Kabupaten Tangerang – Sebuah unggahan yang viral di media sosial TikTok melalui akun Sibernews Tangerang mengenai dugaan adanya anggaran “copy paste” dan anggaran misterius bernilai ratusan juta rupiah di Desa Lebak Wangi, Kecamatan Sepatan Timur, Kabupaten Tangerang, menuai perhatian publik dan berbagai kalangan aktivis.
Menanggapi hal tersebut, Sam Cocol, Humas Gerakan Barisan Rakyat Berkeadilan (GEBRAK) sekaligus aktivis Tangerang Utara, meminta pemerintah desa untuk memberikan penjelasan secara terbuka mengenai penggunaan anggaran tersebut.
Menurutnya, sebagai pejabat publik, pemerintah desa memiliki kewajiban untuk menerapkan prinsip transparansi dalam pengelolaan keuangan negara maupun daerah agar tidak menimbulkan pertanyaan di tengah masyarakat.
“Kalau memang ada anggaran yang belum jelas peruntukannya, tentu publik akan bertanya-tanya.
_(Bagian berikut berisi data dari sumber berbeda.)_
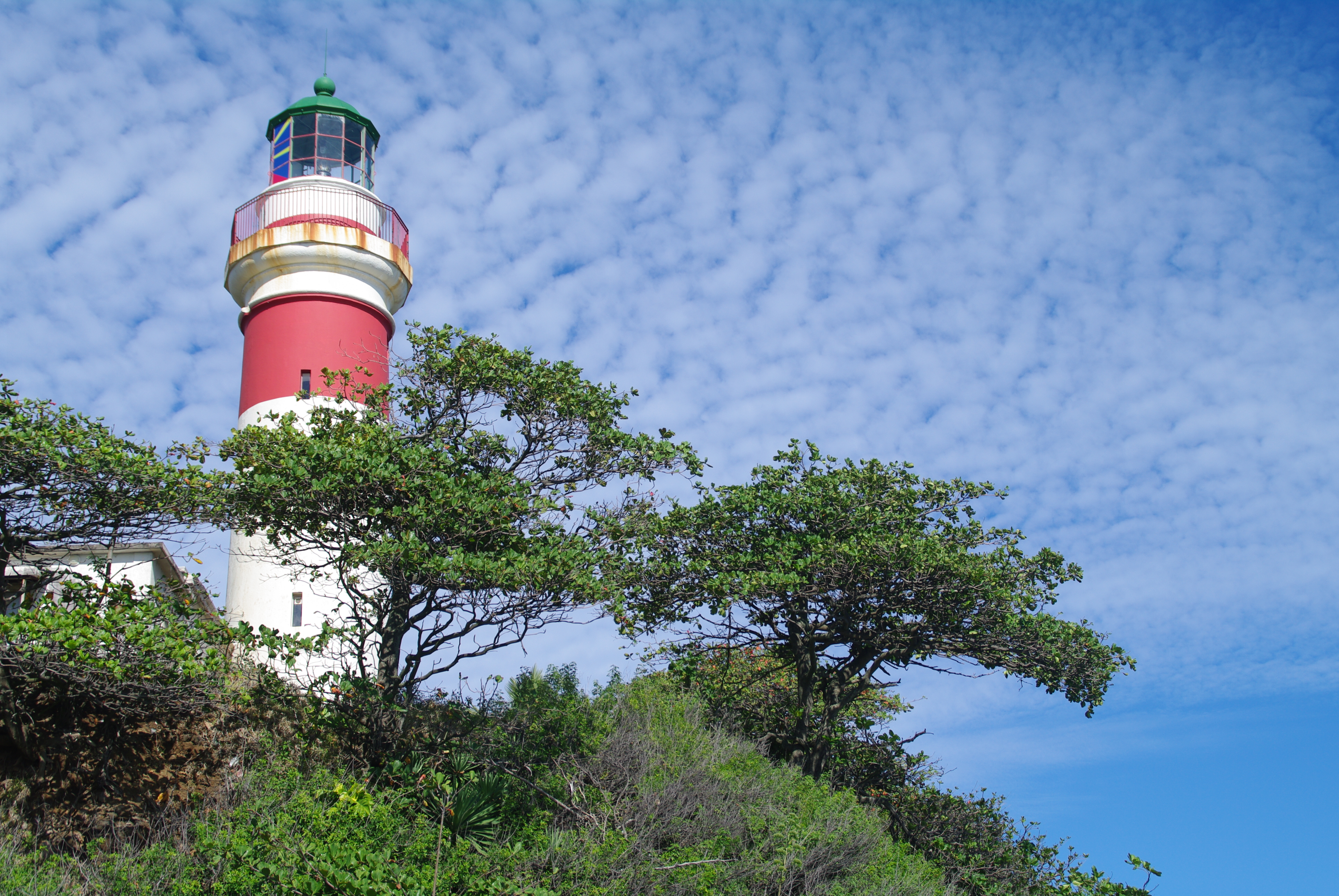 Phare de Bel-Air à Sainte-Suzanne (La Réunion), unique phare de la Réunion
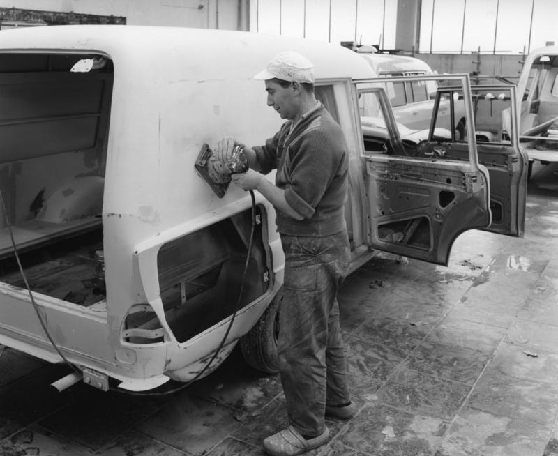 Bonn, Januar 1964 Fahrzeug+Karosseriewerke Chr. Miesen maschinelles Schleifen der Grundierung
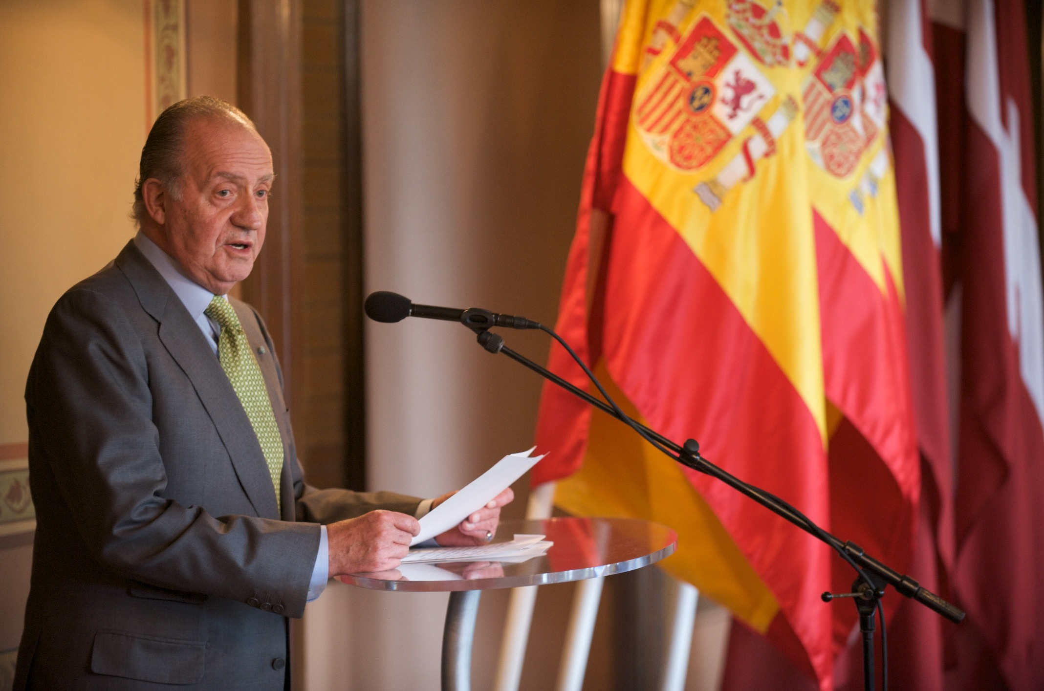 Ministru prezidents Valdis Dombrovskis oficiālās pusdienās tiekas ar Spānijas karali Huanu Karlosu I un karalieni Sofiju
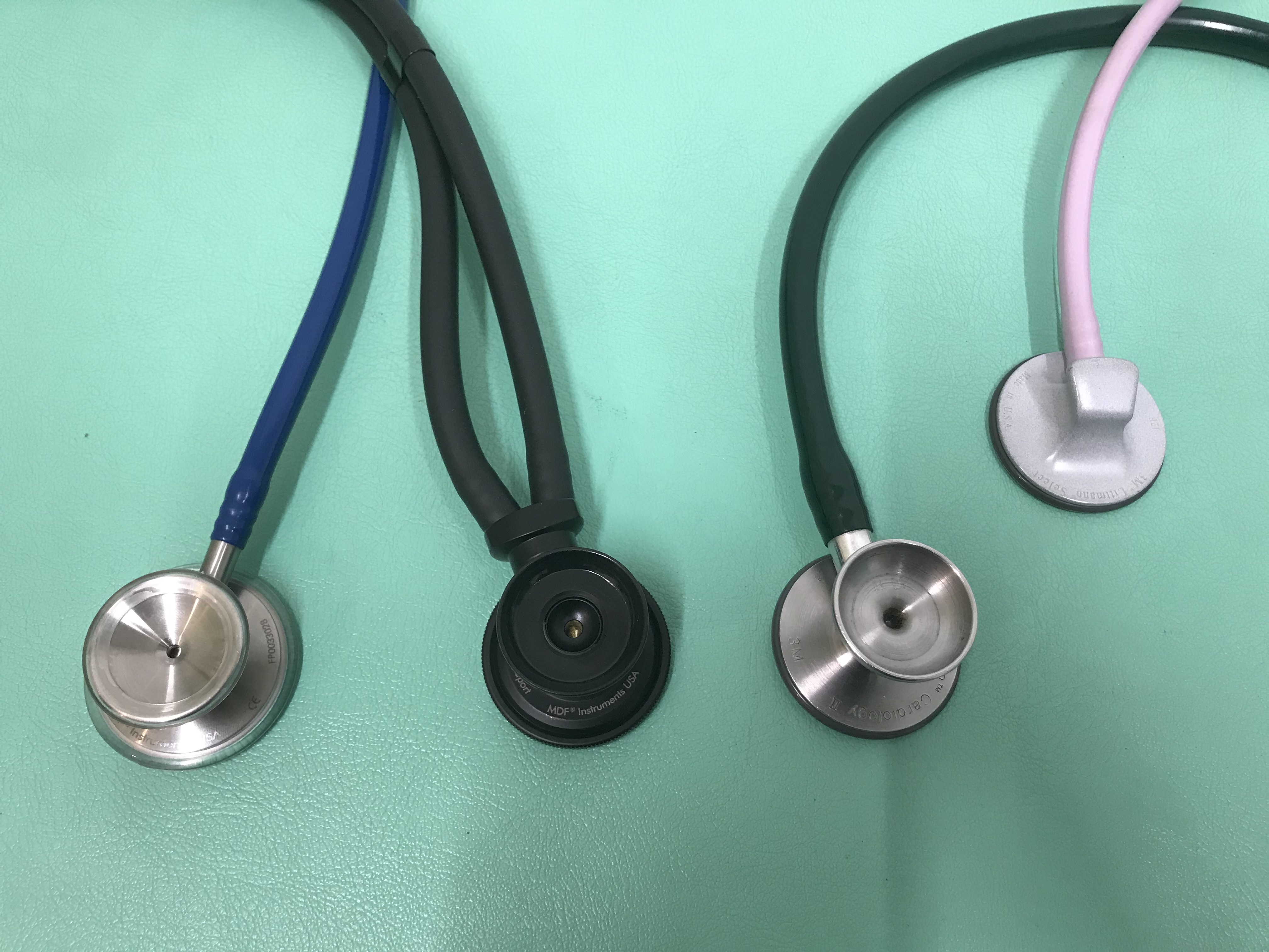 いろいろな聴診器
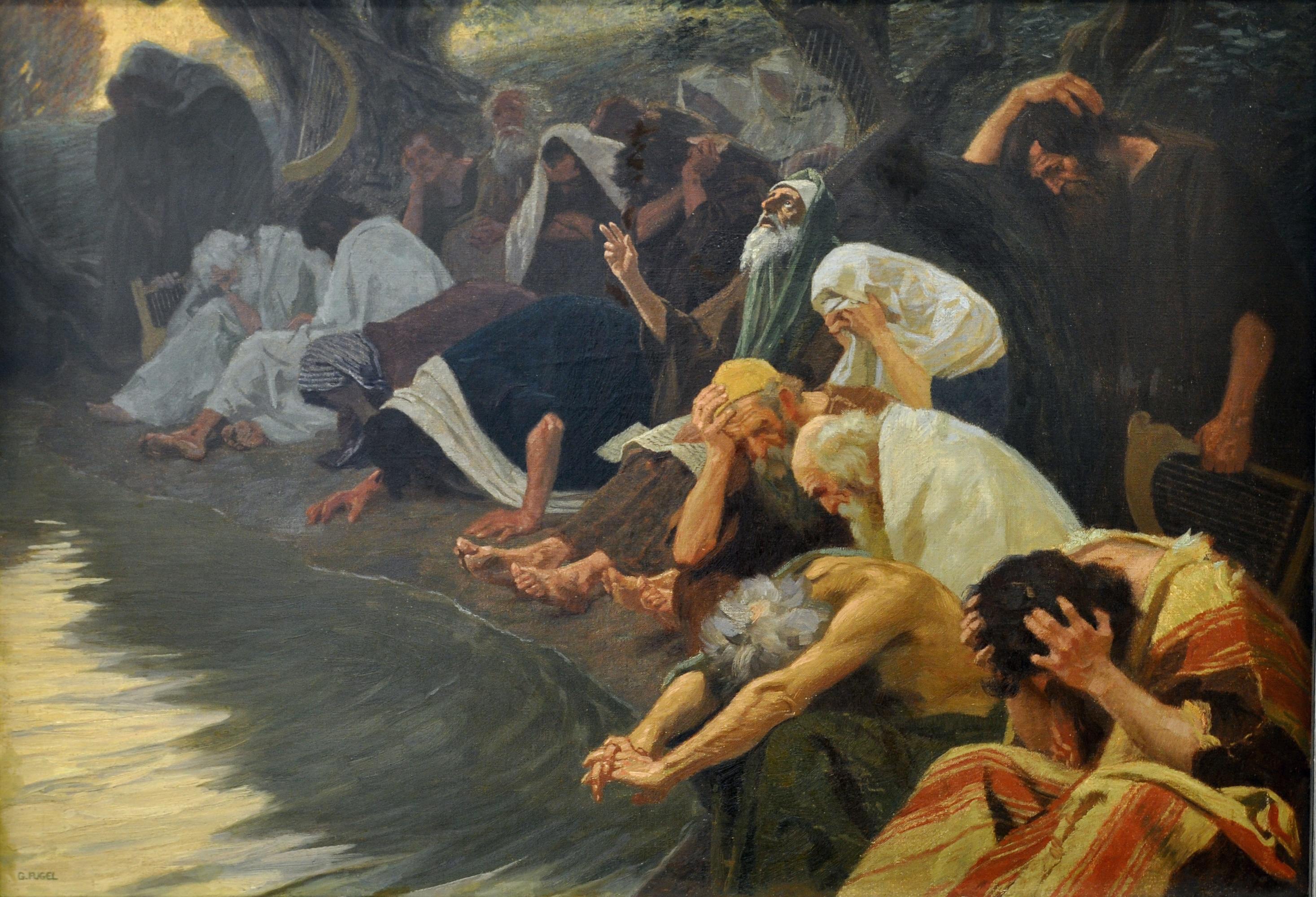 An den Wassern Babylons, Diözesanmuseum Freising

Saya sebagai warga Sepatan Timur juga ingin mengetahui dana tersebut digunakan untuk kegiatan apa saja dan berapa sisa anggaran yang masih ada. Transparansi itu penting agar tidak menimbulkan berbagai asumsi di masyarakat,” ujar Sam Cocol.
Ia juga mendesak Inspektorat Kabupaten Tangerang serta BPK Perwakilan Provinsi Banten, sesuai kewenangan masing-masing, untuk melakukan pemeriksaan apabila ditemukan indikasi yang perlu ditindaklanjuti.
“Kami meminta Inspektorat dan BPK Perwakilan Provinsi Banten untuk melakukan pemeriksaan sesuai mekanisme yang berlaku, sehingga persoalan ini menjadi terang dan tidak menimbulkan polemik berkepanjangan,” tegasnya.
Sam Cocol berharap pemerintah desa dapat memberikan penjelasan secara terbuka kepada masyarakat mengenai penggunaan anggaran yang menjadi sorotan tersebut, sehingga prinsip akuntabilitas dan transparansi dalam pengelolaan keuangan publik tetap terjaga.
Hingga berita ini diterbitkan, Kepala Desa Lebak Wangi belum memberikan keterangan atau tanggapan terkait informasi yang beredar mengenai dugaan anggaran tersebut. Redaksi masih berupaya menghubungi pihak terkait guna memperoleh klarifikasi dan akan memberikan ruang hak jawab sesuai ketentuan peraturan perundang-undangan dan Kode Etik Jurnalistik apabila tanggapan telah diterima.